En 1994, le gouvernement met en place un état civil moderne, crée le poste de Directeur de l’état civil et dote le Québec d’un registre unique non confessionnel. La nouvelle réglementation retire aux Églises l’enregistrement légal des actes de naissance, mariage et décès, ceux-ci relevant maintenant de l’État. Bien que la nouvelle réglementation soit d’ordre civil, les prêtres et les ministres desservant les diverses confessionnalités sont toujours considérés comme des officiers de l’état civil pour la célébration des mariages religieux même si la plupart des unions sont contractées devant un officier civil agréé par le Directeur de l’état civil.      

 

Entre 1621 et 1800, les curés des 159 paroisses catholiques du Québec ont enregistré 690 000 actes qui constituaient l’état civil officiel. Il faut ajouter à ces données quelques milliers d’actes des paroisses protestantes ouvertes au culte à compter de 1766. Entre 1800 et 1900, sept millions d’actes ont été rédigés par rapport à plus de dix-sept millions pour la période de 1901 à 2000. Les archives québécoises détiennent aujourd’hui près de 25 millions d’actes concernant les Québécois et les Québécoises depuis quatre siècles. 

 

L’état civil constitue une source d’information essentielle à toute recherche généalogique, historique et démographique. La continuité et la qualité des registres paroissiaux québécois sont uniques dans le monde. Les actes de baptême, mariage et sépulture rédigés par les autorités ecclésiastiques depuis le début de la Nouvelle-France ont traversé le temps sans trop de lacunes. Il en est de même pour la période qui s’étend de 1763 jusqu’au milieu des années 1990.

 

Jusqu’en 1994, les actes paroissiaux étaient librement accessibles aux chercheurs mais ils ont été fermés à la consultation avec l’avènement des nouvelles dispositions sur l’état civil.
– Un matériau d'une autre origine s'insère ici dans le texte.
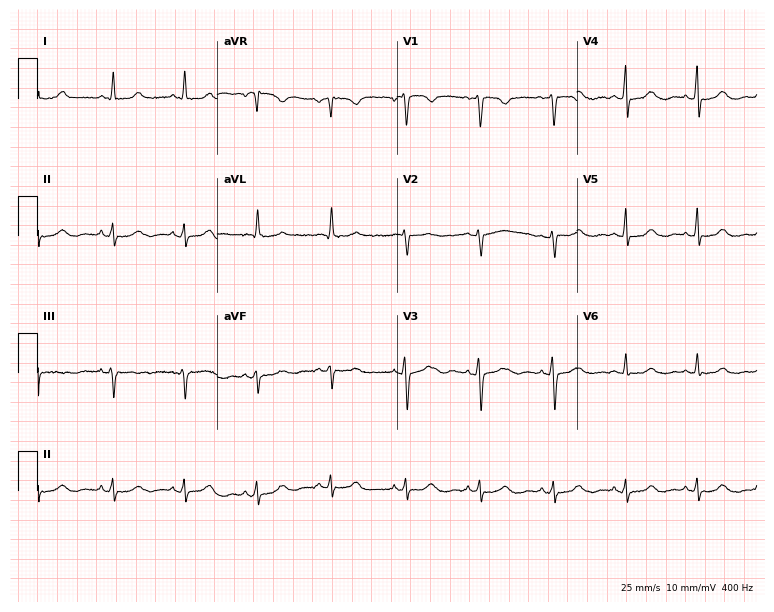
Resting 12-lead electrocardiogram (7.3-second recording at 400 Hz). Patient: a 49-year-old female. None of these six findings is recorded: first-degree AV block, right bundle branch block, left bundle branch block, sinus bradycardia, atrial fibrillation, sinus tachycardia. Other findings, if any, are not listed.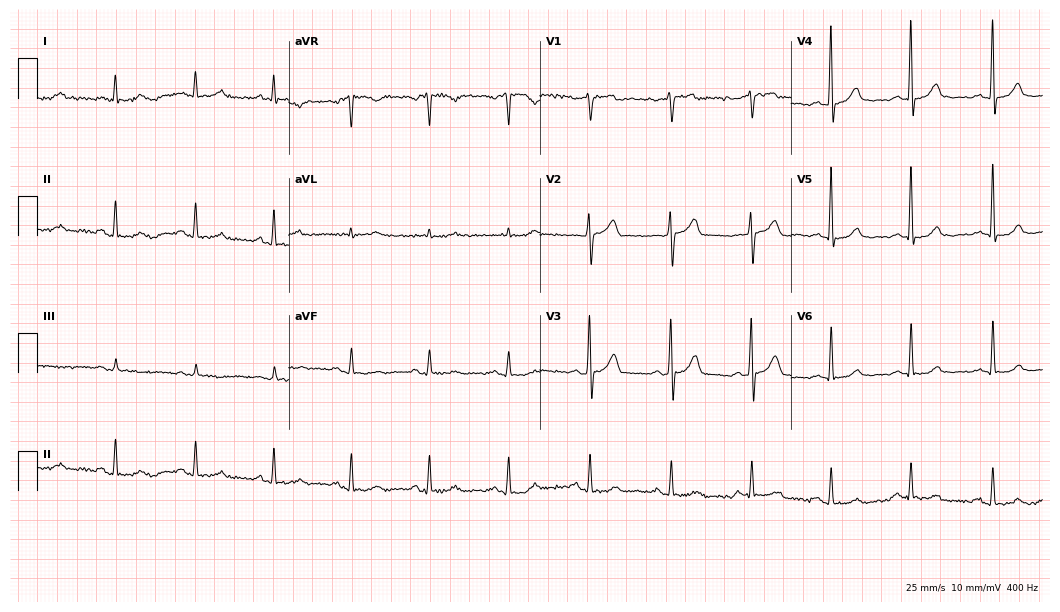
12-lead ECG from a 64-year-old male patient. Recorded interpretation: within normal limits.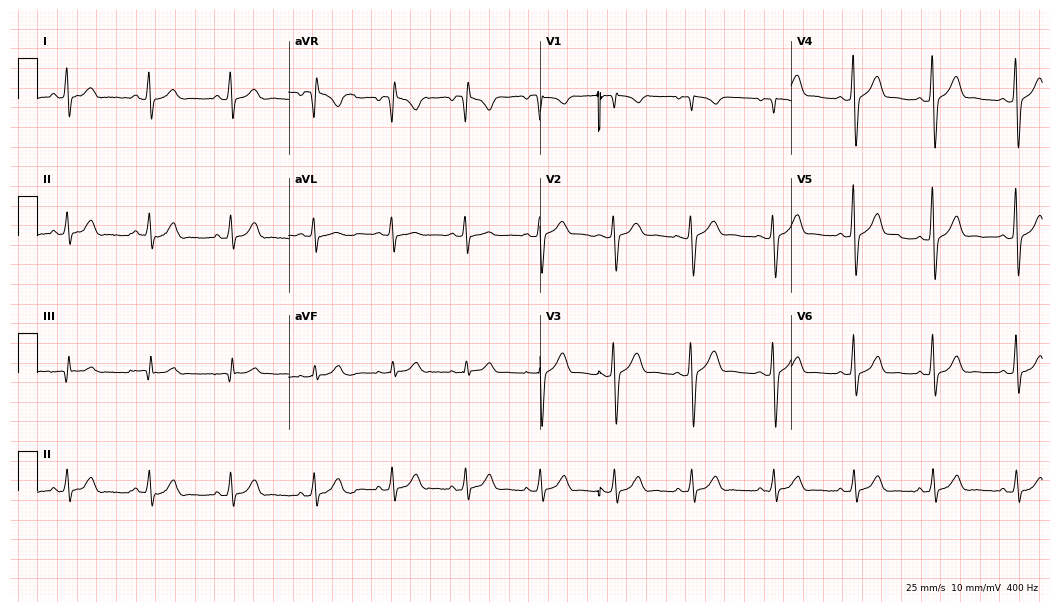
12-lead ECG (10.2-second recording at 400 Hz) from a 35-year-old male patient. Labelled as a normal ECG.

Cette situation rend plus difficile la recherche généalogique et prive les Québécois et les Québécoises d’une partie importante de leur mémoire collective. Les généalogistes, dont je suis, comprennent bien que la protection des renseignements personnels est une priorité de la vie moderne mais nos instances administratives ne devraient-elles pas trouver des compromis pour que la recherche en histoire de familles puisse se perpétuer afin que les générations actuelles et futures aient l’opportunité d’apprendre d’où nous venons pour savoir où nous allons selon une expression consacrée.

 

Dernièrement, la Fédération québécoise des sociétés de généalogie et le Directeur de l’état civil du Québec ont tenu des rencontres exploratoires permettant une certaine ouverture quant à la consultation des actes de décès entre 1994 et 2021. Il est à souhaiter que ces discussions permettent la diffusion de certaines informations généalogiques tout en respectant la vie privée des Québécoises et des Québécois. L’état civil québécois demeure une richesse collective essentielle permettant de reconstituer l’histoire des familles québécoises à travers l’espace et le temps.